> **Problem requirements**
Your answer should consist of each line from the data below that contains "sample".

Data records Start Marker

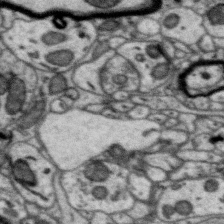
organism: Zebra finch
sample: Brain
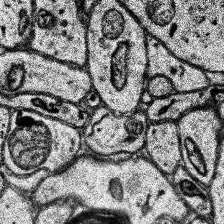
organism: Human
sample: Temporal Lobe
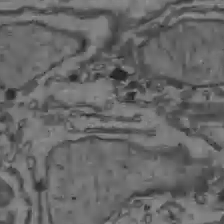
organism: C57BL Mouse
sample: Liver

Data records End Marker
Data records Start Marker

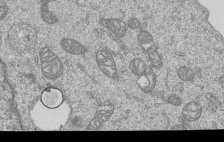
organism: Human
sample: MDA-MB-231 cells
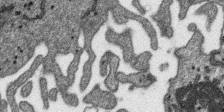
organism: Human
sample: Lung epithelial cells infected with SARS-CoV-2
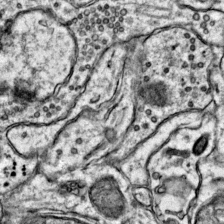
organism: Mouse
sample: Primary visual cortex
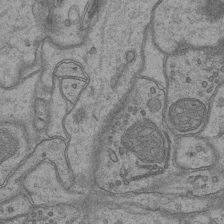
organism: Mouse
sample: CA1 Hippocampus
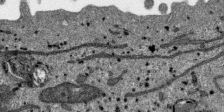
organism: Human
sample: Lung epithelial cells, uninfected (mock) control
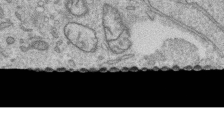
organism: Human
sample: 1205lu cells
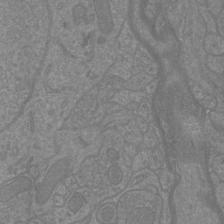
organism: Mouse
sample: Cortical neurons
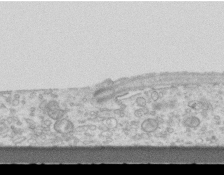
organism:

Data records End Marker

> **Answer for the task**
sample: Brain
sample: Temporal Lobe
sample: Liver
sample: MDA-MB-231 cells
sample: Lung epithelial cells infected with SARS-CoV-2
sample: Primary visual cortex
sample: CA1 Hippocampus
sample: Lung epithelial cells, uninfected (mock) control
sample: 1205lu cells
sample: Cortical neurons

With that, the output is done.